In this episode, I share a powerful reminder that students come to school carrying far more than backpacks. As Mr. Funky Teacher, Nicholas Kleve, I reflect on the unseen emotional weight many kids bring with them each morning and why recognizing that matters so deeply in our classrooms.

I draw directly from moments described in this episode, including reflections on gratitude, family time, blue skies, and the contrast between visible smiles and invisible struggles. These personal moments ground the conversation and remind us how noticing beauty can steady us, even during heavy seasons.

I connect these ideas to classroom life by unpacking how behavior is communication and why regulated adults are essential for supporting dysregulated children. I talk about trauma-informed teaching, the importance of relationships, and how empathy changes the way we respond to students who are having a hard time.

I close with a message of encouragement for educators to stay present, calm, and compassionate.

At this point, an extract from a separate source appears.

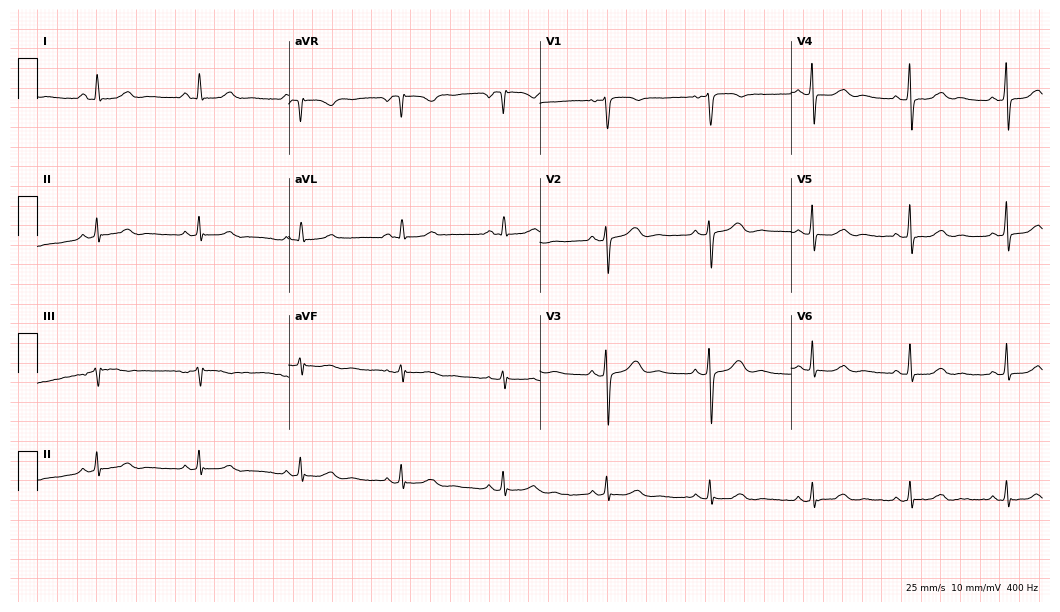
Resting 12-lead electrocardiogram. Patient: a 66-year-old female. Read as a normal ECG.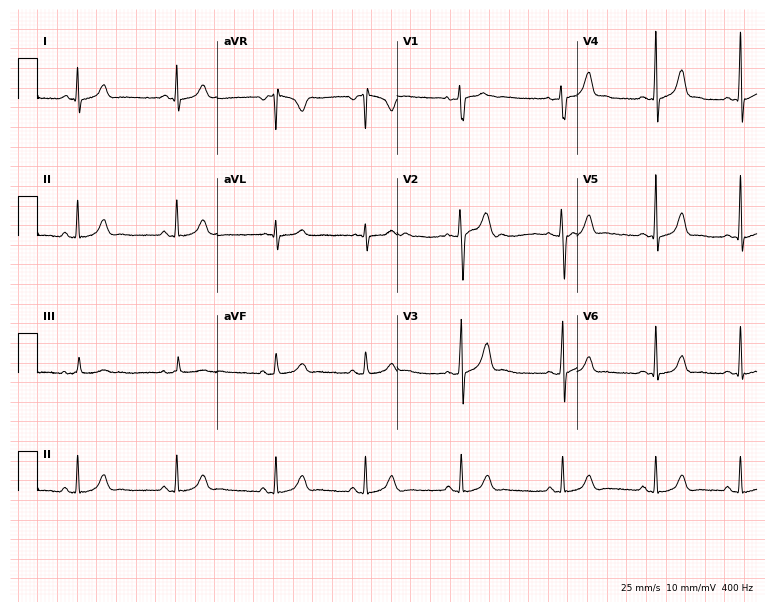
12-lead ECG from a 27-year-old woman. No first-degree AV block, right bundle branch block, left bundle branch block, sinus bradycardia, atrial fibrillation or sinus tachycardia recorded for this tracing. Other findings, if any, are not listed.

Our classrooms can be places where students feel safe, seen, and supported, and sometimes the most important lesson we teach is simply that we are not giving up on them.

Show Notes

• Students often carry anxiety, fear, grief, hunger, stress, and pressure that are not visible in the classroom.

• Behavior is communication and often reflects experiences students cannot control.

• Many challenging behaviors are rooted in fear, overwhelm, or a need for connection.

• Regulated adults help dysregulated children feel safe, while dysregulated adults escalate situations.

• Trauma can look like misbehavior through fight, flight, freeze, fawn, or control-seeking responses.

• Relationships are not an extra part of teaching but essential pedagogy.

• Discipline should teach rather than shame and be grounded in empathy.

• Classrooms should prioritize safety, belonging, and regulation before rigor.

Key Takeaways

• Kids are not giving us a hard time, they are having a hard time.

• Behavior should be viewed as a message, not a problem to eliminate.

• Calm, regulated adults create environments where students can learn.

• Trauma-informed teaching is about wisdom, not weakness.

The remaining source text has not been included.